Дантов клуб - Перл Мэтью. Страница 95
XIX
Бенджамин Гальвин ушел на войну с первым массачусетским призывом. Ему было двадцать четыре года, и он без того полагал себя солдатом, ибо несколько лет до официального начала войны водил беглых рабов сквозь городскую сеть убежищ, укрытий и тоннелей. Числился он и среди тех добровольцев, что сопровождали выступавших против рабства политиков в Фэнл-Холл [98] и обратно, либо в другие залы и обратно, загораживая собственными телами от любителей пошвыряться кирпичами и булыжниками.
Нужно признать, что, в отличие от прочих молодых людей, Гальвин был чужд политике. Он не мог прочесть большие плакаты либо газеты, когда в них разъяснялось, как того или иного продажного кандидата необходимо провалить на выборах, а та или иная партия либо законодательный орган пекутся о расколе или о соглашательстве. Однако он хорошо понимал самопровозглашенных ораторов, горланивших о том, что порабощенная раса должна обрести свободу, а виновные — понесть подобающее наказание. Также Бенджамину Гальви-ну представлялось очевидным, что он может не вернуться домой к молодой жене — как там сулили рекрутеры: ежели не размахивая «звездами и полосами», значит, обернутым в них. Ни разу до того Гальвин не фотографировался, и сделанный перед самым призывом портрет его расстроил. Фуражка и штаны сидели кое-как, а взгляд вышел слишком уж перепуганный.

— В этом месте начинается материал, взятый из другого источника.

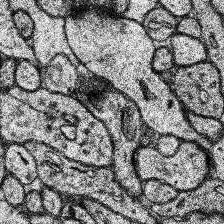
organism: Human
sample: Temporal Lobe
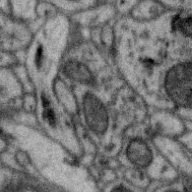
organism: Zebra finch
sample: Brain

Земля была горяча и суха, когда третья рота десятого полка выступила из Бостона сперва в Спрингфилд, а после в военный лагерь Брайтвуд. Пыльные облака, оседая на новеньких солдатских мундирах, покрывали их столь ровной коркой, что синее войско делалось неотличимо от тупых и серых своих врагов. Полковник предложил Гальвину стать ротным адъютантом, дабы составлять списки потерь. Гальвин отвечал, что алфавит он знает, однако правильно читать и писать у него не выходит: много раз собирался выучиться, однако буквы и значки путаются в голове, разбегаются по страницам, сталкиваются и обращаются друг в дружку. Полковник удивился. Неграмотность не была среди новобранцев редкостью, однако рядовой Гальвин представлялся ему весьма смышленым, ибо глядел на все большими задумчивыми глазами и сохранял в лице такое спокойствие, что кое-кто стал звать его Опоссумом.

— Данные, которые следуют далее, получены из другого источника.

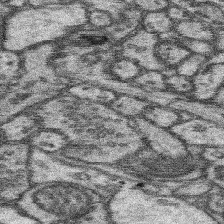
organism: Mouse
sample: Somatosensory cortex neuropil
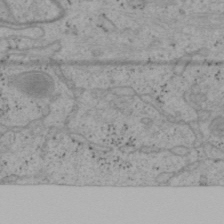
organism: Human
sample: HeLa cells
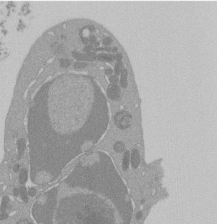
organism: Mouse
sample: Activated Pmel transgenic CD8+ T Cells
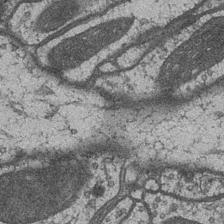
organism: Drosophila
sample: Optic medulla
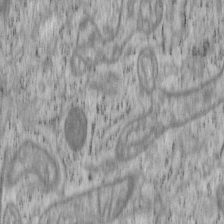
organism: Human
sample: HeLa cells
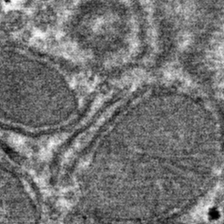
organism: Mouse
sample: Mouse hepatocytes
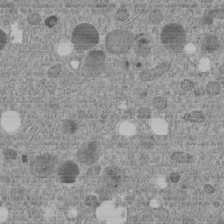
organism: C. elegans
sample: C. elegans embryo early stage
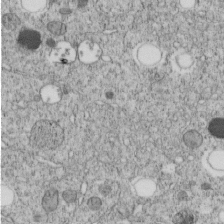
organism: C. elegans
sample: C. elegans embryo early stage
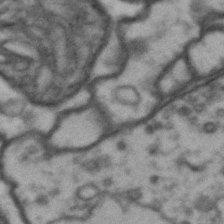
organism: Drosophila
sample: Brain
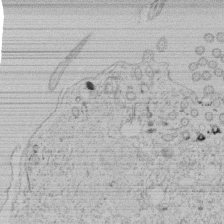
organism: Tetrahymena
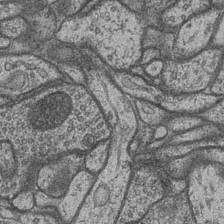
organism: Drosophila
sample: Optic medulla
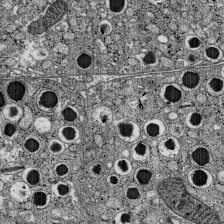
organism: C57BL Mouse
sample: Pancreatic islet
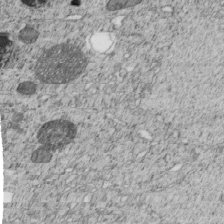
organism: C. elegans
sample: C. elegans embryo early stage
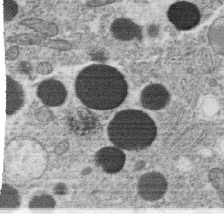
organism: C. elegans
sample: C. elegans oocyte; sperm cells
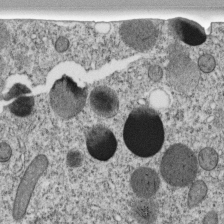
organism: C. elegans
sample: C. elegans embryo early stage

В Виргинии разбили лагерь, и в первые же дни всех взволновало странное происшествие: в лесу обнаружили солдата, заколотого штыком и с простреленной головой, а рот и лицо его столь плотно облепили личинки, что можно было подумать: там поселился целый пчелиный рой. Говорили, это мятежники, дабы поразвлечься, послали своего черного подстрелить янки. Капитан Кингсли, друг убитого солдата, принудил Гальвина и прочих поклясться, что они не будут жалеть сесешей, когда придет время задать им трепку. Все столь пылко рвались в бой, что, представлялось, никогда его не дождутся.
Большую часть жизни проработав на земле, Гальвин до сей поры не видал ползучих тварей, что заполняли эту часть страны. Ротный адъютант, встававший за час до побудки, дабы, расчесав густую шевелюру, сесть за составление реестра больных и умерших, не позволял убивать сих копошащихся созданий; он нянчился с ними, точно с детьми — притом, что Гальвин видал собственными глазами, как из-за кишевших в ранах белых червяков в соседней роте умерло четверо солдат. Это случилось, когда третья рота шла маршем к новому лагерю — поближе, как говорили, к полям настоящих сражений.

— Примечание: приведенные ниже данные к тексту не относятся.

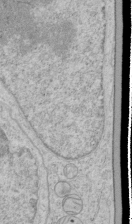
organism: Human
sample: Mitochondria in HCT116 cells
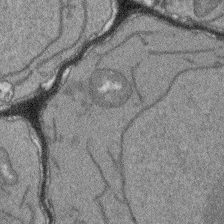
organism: Arabidopsis thaliana
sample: Root tip
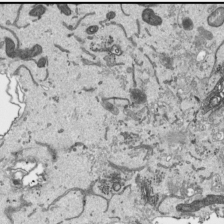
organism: Human
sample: Mitochondria in HCT116 cells
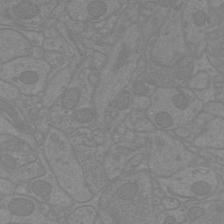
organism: Mouse
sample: Cortical neurons
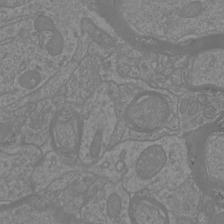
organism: Mouse
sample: Cortical neurons
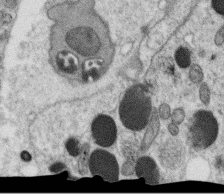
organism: C. elegans
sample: C. elegans oocyte; sperm cells
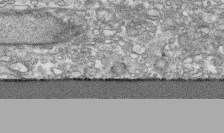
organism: Human
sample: CRL-1474
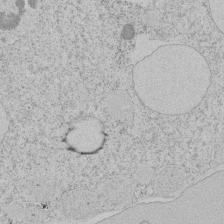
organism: Tetrahymena
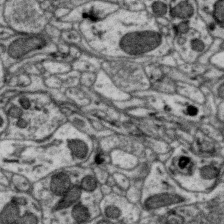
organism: Zebra finch
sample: Brain
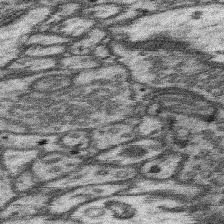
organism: Mouse
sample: Somatosensory cortex neuropil
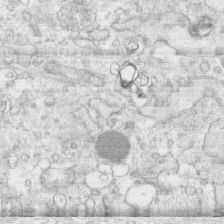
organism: Human
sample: CRL-1474
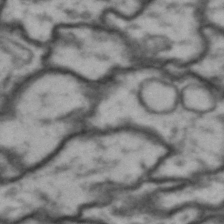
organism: Drosophila
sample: Brain
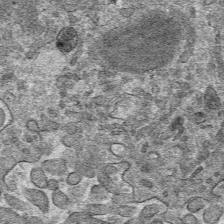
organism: Mouse
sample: Mouse hepatocytes
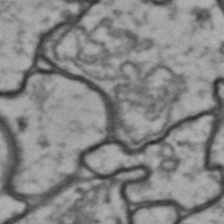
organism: Drosophila
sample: Brain

Никогда ранее Гальвин не представлял, что смерть с такой легкостью будет забирать вокруг него людей. У «Ясных Дубов» от дымной грохочущей вспышки упали замертво шесть человек: глаза вытаращены, точно мертвым было любопытно, что же будет с прочими. В те дни Гальвина изумляло не число убитых, но число живых, будто это было невозможно и даже неправильно — пройти через все и выжить. Непостижимое множество трупов — людей и коней — собирали, точно дрова, а после сжигали. С той поры, стоило ему закрыть глаза, в кружащейся голове раздавались стрельба и взрывы, и вечно чудилась вонь растерзанной плоти.
Однажды вечером Гальвин, мучась от голода, воротился к себе в палатку, где обнаружил, что из вещмешка пропала порция галет. По словам соседа, их забрал ротный капеллан. Гальвин не желал верить в столь скверный поступок, ибо у всех одинаково свербело от голода в одинаково пустых животах. Но винить кого-то было трудно. Каким бы маршем ни шла рота, сквозь ливень либо парящий зной, рацион неминуемо сокращался до проеденных долгоносиками галет, коих солдатам явственно недоставало. Хуже всего были ежевечерние «облавы», когда, стащив с себя одежду, солдаты принуждены были выколупывать из нее жучков и клещей. Адъютант, знавший толк в подобных тварях, говорил, что они лезут на человека, когда тот стоит на месте, а потому необходимо все время двигаться вперед, все время двигаться.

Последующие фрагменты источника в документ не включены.